Djangae Contrib Consistency

A contrib app which helps to mitigate against eventual consistency issues with the App Engine Datastore.

Note: If all you want to do is make sure that a newly updated/created object is returned as part of a queryset take a look at djangae.db.consistency.ensure_instance_included. If you want a powerful solution to general consistency issues then this is the app for you!

In A Nutshell

It caches recently created and/or modified objects so that it knows about them even if they're not yet being returned by the Datastore. It then provides a function improve_queryset_consistency which you can use on a queryset so that it:

  • Uses the cache to include recently-created/-modified objects which match the query but which are not yet being returned by the Datastore. (This is not effective if the cache gets purged).
  • Does not return any recently deleted objects which are still being returned by the Datastore. (This is not cache-dependent.)

Basic Usage

  • Add 'djangae.contrib.consistency' to settings.INSTALLED_APPS (if you want the tests to run).
  • Add from djangae.contrib.consistency.signals import connect_signals; connect_signals() somewhere in your setup code (see Notes below).

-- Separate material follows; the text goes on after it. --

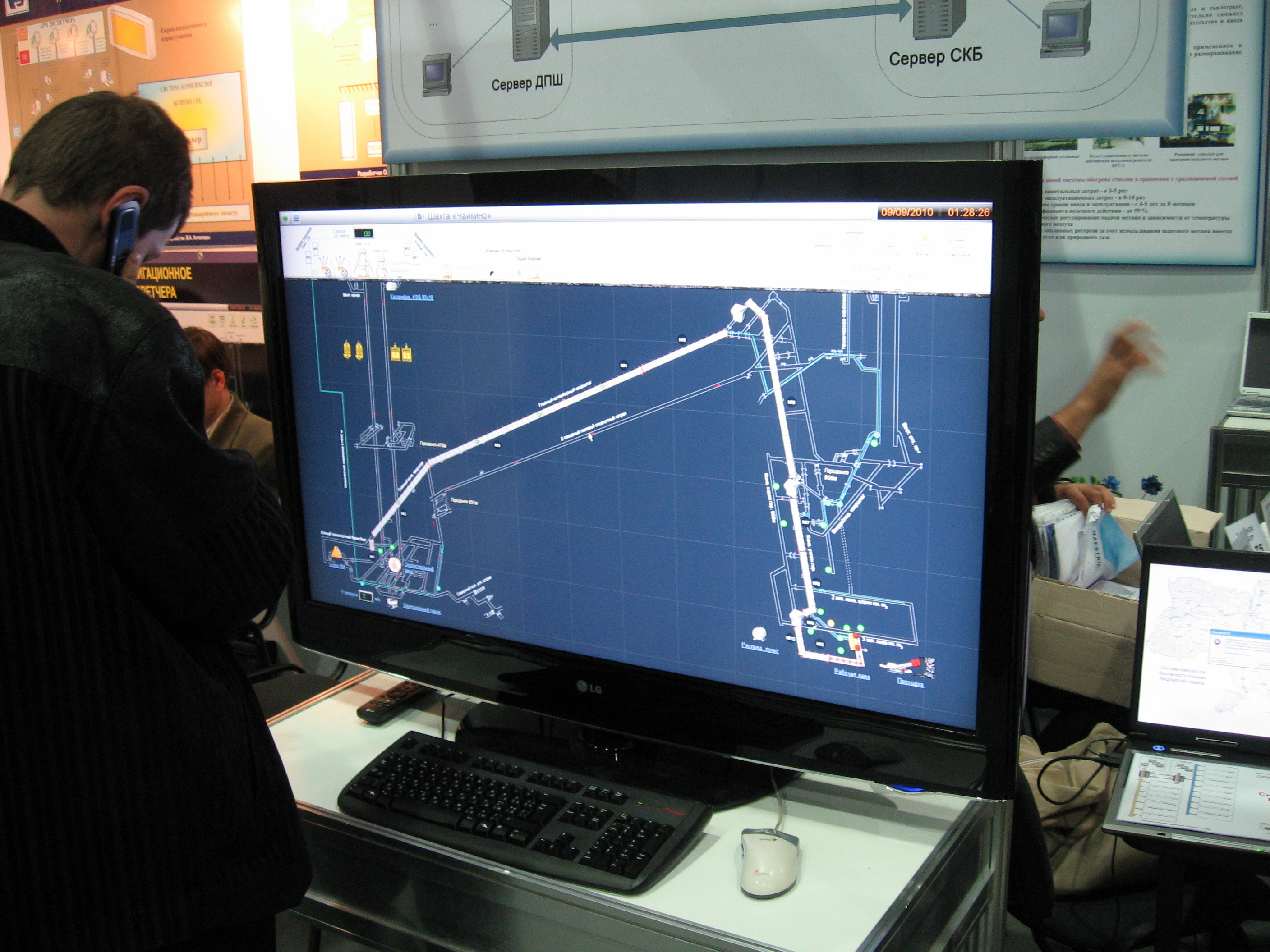 Фото з виставки Вугілля-Майнінг 2010
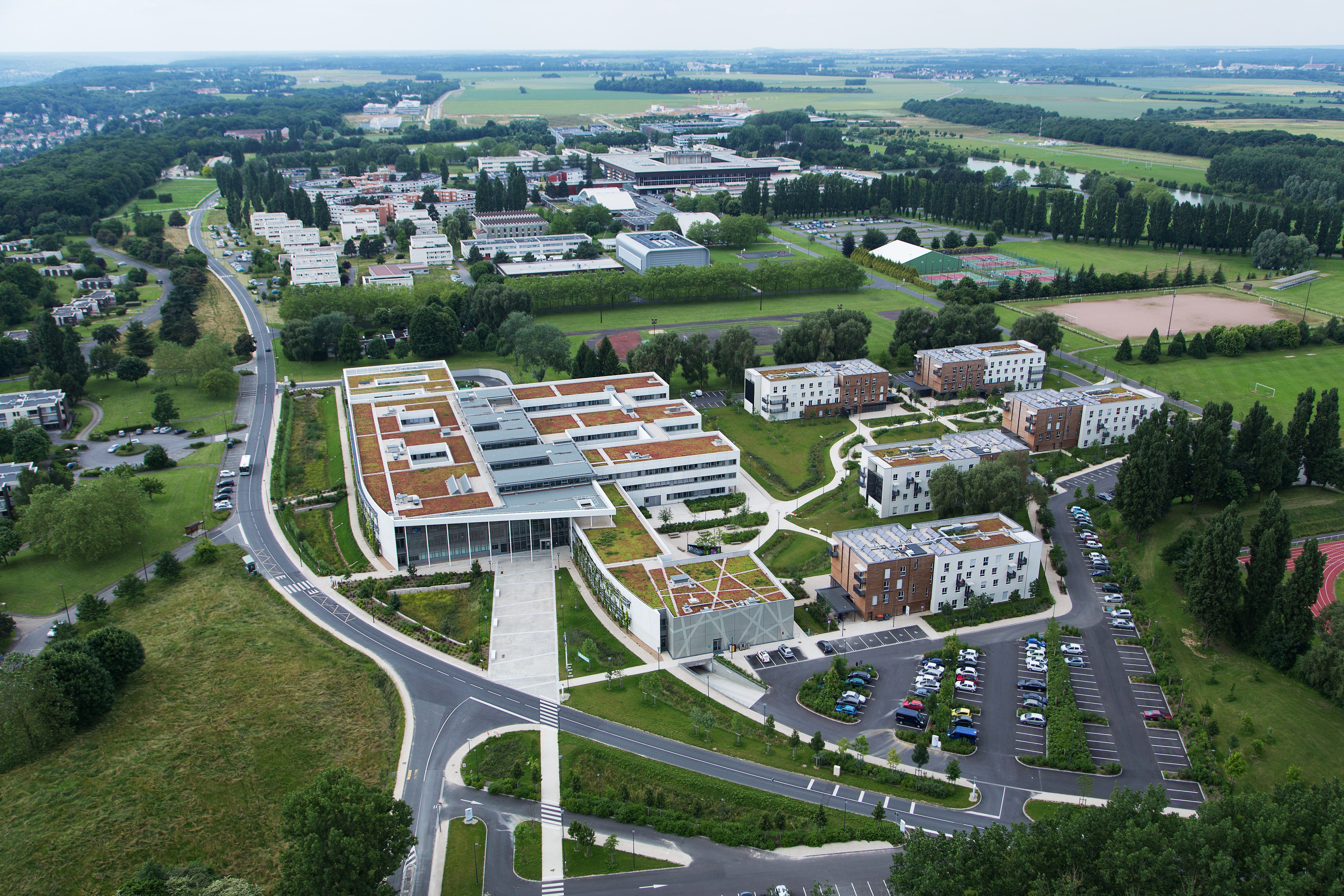 Vue aérienne du campus de l'Ecole polytechnique.
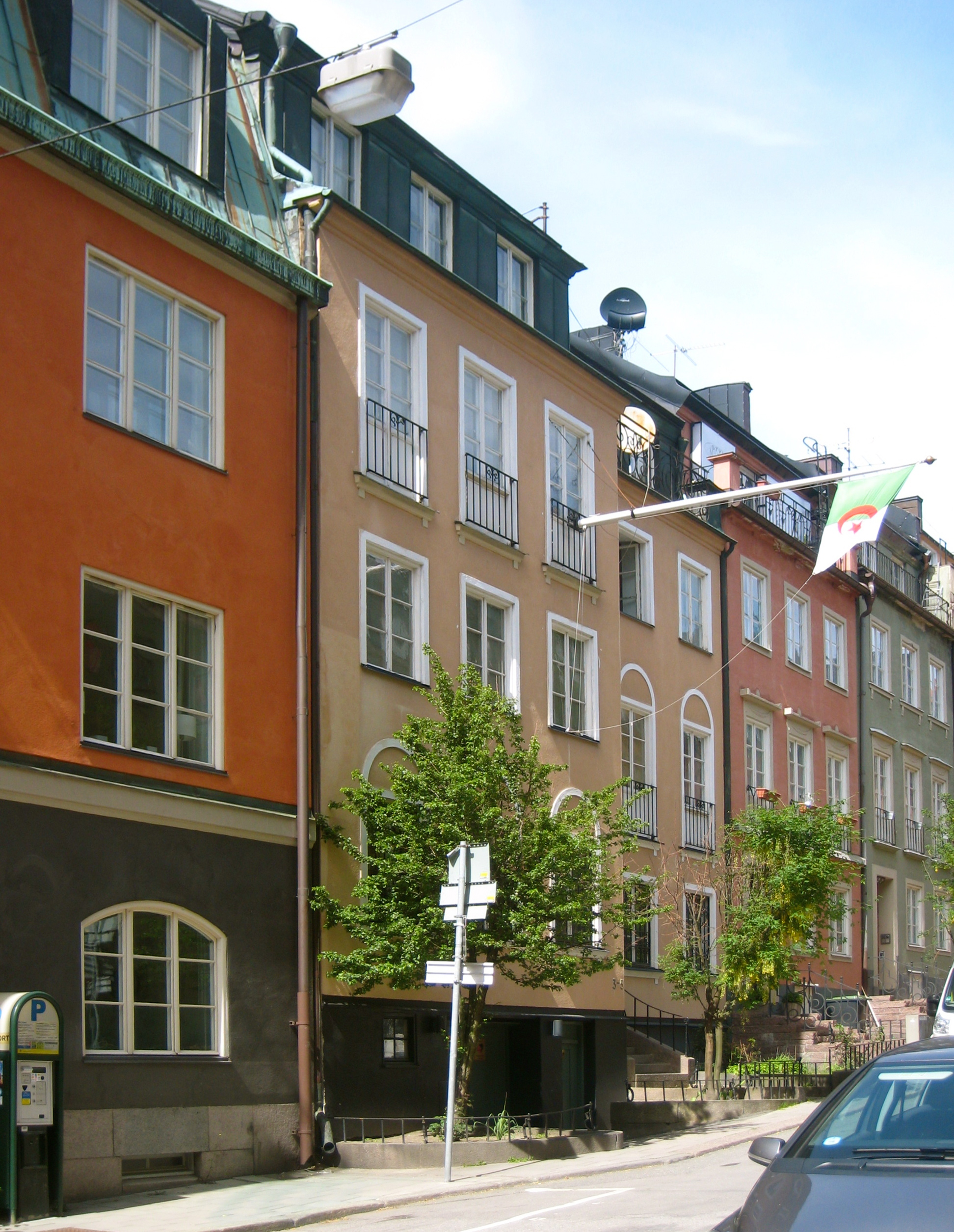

from consistency import improve_queryset_consistency, get_recent_objects

queryset = MyModel.objects.filter(is_yellow=True)
more_consistent_queryset = improve_queryset_consistency(queryset)
# Use as normal

If you want you can use the get_recent_objects function separately to just get hold of the recently-created/modified objects.

Note that the recently-created objects are not guaranteed to be returned. The recently-created objects are only stored in memcache, which could be purged at any time.

Advanced Configuration

By default the app will cache recently-created objects for all models. But you can change this behaviour so that it only caches particular models, only caches objects that match particular criteria, and/or caches objects that were recently modified as well as recently created.


# settings.py

CONSISTENCY_CONFIG = {

    # These defaults apply to every model, unless otherwise overriden.
    # The values shown here are the default defaults (i.e. what you get if
    # you don't set CONSISTENCY_CONFIG at all).
    "defaults": {
        "cache_on_creation": True,
        "cache_on_modification": False,
        "cache_time": 60, # Seconds
        "caches": ["django"], # Where to store the cache.
        "only_cache_matching": [], # Optional filtering (see below)
    },

    # The settings can be overridden for each individual model
    "models": {
        "app_name.modelname": {
            "cache_on_creation": True,
            "cache_on_modification": True,
            "caches": ["session", "django"],
            "cache_time": 20,
            "only_cache_matching": [
                # A list of checks, where each check is a dict of filter
                # kwargs or a function. If an object matches *any* of
                # these then it is cached. No filters means cache everything.
                {"name": "Ted", "archived": False},
                lambda obj: obj.method(),
            ]
        },
        "app_name.unimportantmodel": {
            "cache_on_creation": False,
            "cache_on_modification": False,
            # Any settings which you don't override inherit from "defaults".
        },
    },
}

Notes

  • Even if you set both cache_on_creation and cache_on_modification to False, you can still use improve_queryset_consistency to prevent stale objects from being returned by your query.
  • The way that improve_queryset_consistency works means that it converts your query into a pk__in query. This has 2 side effects:
    • It causes the initial query to be executed. It does this with values_list('pk') (which becomes a Datastore keys-only query) so is fast, but you should be aware that it hits the DB.
    • It introduces a limit of 1000 results, so if your queryset is not already limited then a limit will be imposed, and if your queryset already has a limit then it may be reduced. This is to ensure a total result of <= 1000 objects. This is imperfect though, and may result in slightly fewer than 1000 results because recent objects in the cache will reduce the limit even if they don't match the query. (This could potentially be fixed.)
  • To avoid the side effects of improve_queryset_consistency you may wish to use get_recent_objects instead, giving you slightly more control over what happens.
  • As you can see in the config section, there are 2 places which the new objects can be cached: in Django's normal cache (django.core.cache) or in the current user's session.
    • Using the "session" cache may be slightly faster for querying (as the session object has probably been loaded anyway, so it avoids another cache lookup), but it's unlikely to be faster when creating/modifying an object, because writing to the session requires a Database write, which is probably slower than a cache write. Unless you're altering the session object anyway, in which case the session cache may be advantageous.
  • We deliberately don't register these signals automatically (either in the app's models files or in the app's AppConfig) because registering signals causes Django's bulk delete behaviour to change which in turn causes some of the core Django tests (which are run as part of the Djangae 'testapp') to fail. If you can find a way around this then send a pull request!